The 2019–20 EFL Cup was the 60th season of the EFL Cup. Also known as the Carabao Cup for sponsorship reasons, the competition was open to all clubs participating in the Premier League and the English Football League.

Manchester City were the two-time defending champions, having retained the trophy in 2019, and won their third consecutive title, defeating Aston Villa in the final at Wembley Stadium in London on 1 March 2020.

Access
All 92 clubs in the Premier League and English Football League entered the season's EFL Cup. Access was distributed across the top 4 leagues of the English football league system. For the first two rounds, the draw was regionalised into northern and southern clubs.

In the first round, 22 of 24 Championship clubs and all League One, and League Two clubs entered. Due to their financial crisis, Bury were later withdrawn from the competition and ultimately expelled from the EFL. Sheffield Wednesday, who were Bury's first round opponents, advanced to the second round automatically as a result.

The following round, the two remaining Championship clubs Cardiff City and Fulham (who finished 18th and 19th respectively in the 2018–19 Premier League season), and the Premier League clubs not involved in either the Champions League or Europa League entered.

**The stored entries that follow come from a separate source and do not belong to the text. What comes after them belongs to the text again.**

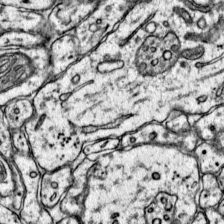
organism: Mouse
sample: Primary visual cortex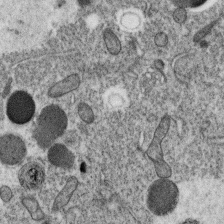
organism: C. elegans
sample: C. elegans oocyte; sperm cells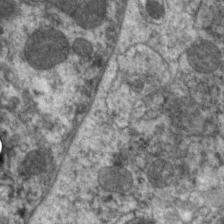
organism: C. elegans
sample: Pharynx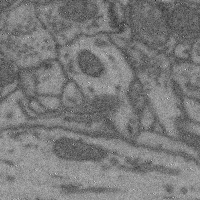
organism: Mouse
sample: Cerebral cortex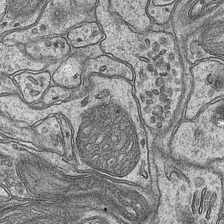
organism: Mouse
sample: CA1 Hippocampus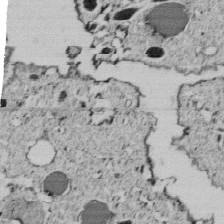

Arsenal, Chelsea, Liverpool, Manchester City, Manchester United, Tottenham Hotspur, and Wolverhampton Wanderers all received byes to the third round owing to their participation in European competitions.

First round
A total of 70 clubs played in the first round: 24 from League Two (tier 4), 24 from League One (tier 3), and 22 from the Championship (tier 2). The draw for this round was split on a geographical basis into 'northern' and 'southern' sections. Teams were drawn against a team from the same section. The draw was made by John Barnes and Ray Parlour on 20 June 2019.

Northern section

Southern section

Second round
A total of 50 teams played in the second round, including Fulham and Cardiff City from the Championship, as well as the Premier League clubs that are not involved in European competition. The draw for this round was split on a geographical basis into 'northern' and 'southern' sections. Teams were drawn against a team from the same section. The draw was made on 13 August 2019 by Gary Neville and Paul Robinson.

Northern section

Southern section

Third round
A total of 32 teams played in this round. Arsenal, Chelsea, Liverpool, Manchester City, Manchester United, Tottenham Hotspur, and Wolverhampton Wanderers entered in this round due to their European qualification. The draw was conducted on 28 August 2019 by Andy Hinchcliffe and Don Goodman. The ties were played on the week commencing 23 September 2019.

Fourth round
A total of 16 teams played in this round (none of which were Championship sides). The draw was conducted at Stadium MK by Andy Hinchcliffe and Don Goodman following the third round match between MK Dons and Liverpool on 25 September 2019.	
Ties were played in the week commencing 28 October 2019.

Quarter-finals
A total of eight teams played in this round. The draw was made on 31 October 2019, by David James and Zoe Ball on BBC Radio 2's Breakfast Show. Ties were played in the week commencing 16 December 2019. Liverpool fielded an inexperienced side for their fixture against Aston Villa and were managed by the under-23s boss, Neil Critchley, while the first team participated in the 2019 FIFA Club World Cup in Qatar under Jürgen Klopp.

Semi-finals
A total of four teams played in this round. The draw was made on 18 December 2019, by Dennis Wise and Chris Kamara at Oxford United's Kassam Stadium. First leg ties were played in the week commencing 6 January 2020, while the second legs were played in the week commencing 27 January 2020.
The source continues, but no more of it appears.